Nonostante il perdurare dell’assenza operativa di un protagonista come il Cavaliere, non sono le fibrillazioni di Forza Italia ad agitare il back stage della coalizione di Governo, ma i corto circuiti non ancora disinnescati fra Enrico Letta e Matteo Salvini e contemporaneamente le fratture fra Pd e Cinque Stelle nonché tra Lega e Fratelli d’Italia.
Le scintille volano soprattutto fra il segretario del Pd e il leader della Lega che ha messo in dubbio, addebitando le responsabilità al Nazareno e ai grillini, la fattibilità delle riforme necessarie per il recovery plan.
Caduta massi anche lungo la strada di Nicola Zingaretti e Goffredo Bettini, che masticano amaro ripensando all’enfasi di tutti i proclami di appena quattro mesi addietro con i quali hanno acclamato e magnificato l’alleanza col Movimento.
Per non parlare degli sforzi, fino al limite del suicidio politico, profusi dall’ex segretario Pd per mantenere artificialmente in vita il Governo Conte ampiamente decotto e fare entrare i grillini in giunta alla Regione Lazio.
Tutto vanificato, constatano in questi giorni al Nazareno a riprova che in politica la riconoscenza è pressoché sconosciuta, dal netto rifiuto dei 5 Stelle di consentire la candidatura di Nicola Zingaretti al Campidoglio in contrapposizione all’irriducibile ricandidatura della Sindaca Virginia Raggi.
Porte sbattute in faccia e alleanze saltate anche per Napoli, Torino e Bologna.
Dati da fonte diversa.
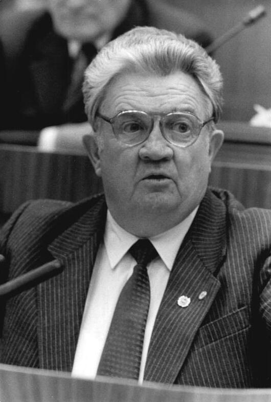 ADN-ZB/Mittelstädt 17.6.86-Berlin: Volkskammertagung In der Diskussion sprach für die Fraktion der VdgB der Abgeordnete Gottfried Drechsel.

A rendere sempre più agitate le acque sono tuttavia alcuni sondaggi che lascerebbero intravedere a Roma l’indisponibilità tanto dei grillini quanto dei democratici a votare reciprocamente al secondo turno, nell’eventuale ballottaggio, il candidato del Pd Gualtieri o la Raggi per i 5 stelle.
In attesa di valutare l’effettiva incidenza della leadership sulle variegate anime del Movimento di Giuseppe Conte, una leadership che da mesi aleggia ma non si concretizza, il segretario del Pd Enrico Letta sempre più alle prese con la dirompente eredità del predecessore Zingaretti, salpa con una sola Caravella alla ricerca della giusta rotta per rilanciare il partito due volte fondatore della Repubblica e continuatore della tradizione cattolica e riformista. “Partirà la nave partirà, quando arriverà questo non si sa” cantava Sergio Endrigo ricordano ironicamente gli scettici che dietro le quinte delle correnti del partito democratico iniziano a porsi domande.
Nel centrodestra le prospettive di successo elettorale sembrano invece contribuire a un accordo sulle candidature di Milano, dove Gabriele Albertini nonostante il viatico di Berlusconi e di Giorgia Meloni non si lascia convincere a candidarsi contro Beppe Sala. Al posto dell’ex sindaco il candidato unitario potrebbe essere l’ex Ministro Maurizio Lupi.
A Roma, grosso modo il compromesso prevede per il Campidoglio un candidato del livello di Guido Bertolaso e un esponente i Fratelli d’Italia in pole position per la Presidenza della Regione Lazio.
Le ultime divergenze fra la leader di Fratelli d’Italia e Matteo Salvini riguardano anche le scelte dei vertici e dei consiglieri d’amministrazione della Rai e delle altre grandi società partecipate, del calibro di Eni, Enel, Ferrovie, Cassa depositi e prestiti, dove si misurano e si esercitano le leve dell’economia e del potere politico. Nomine che per quanto riguarda gli snodi strategici verranno sottratte dal Presidente del Consiglio Mario Draghi alle valutazioni dell’appartenenza ai partiti e procederanno lungo il filo conduttore delle competenze.
Così come, nonostante i continui mordi e fuggi dialettici di Salvini, le riforme e il recovery plan proseguiranno con una autosufficiente maggioranza parlamentare lungo la rotta tracciata dal Premier e dal Quirinale.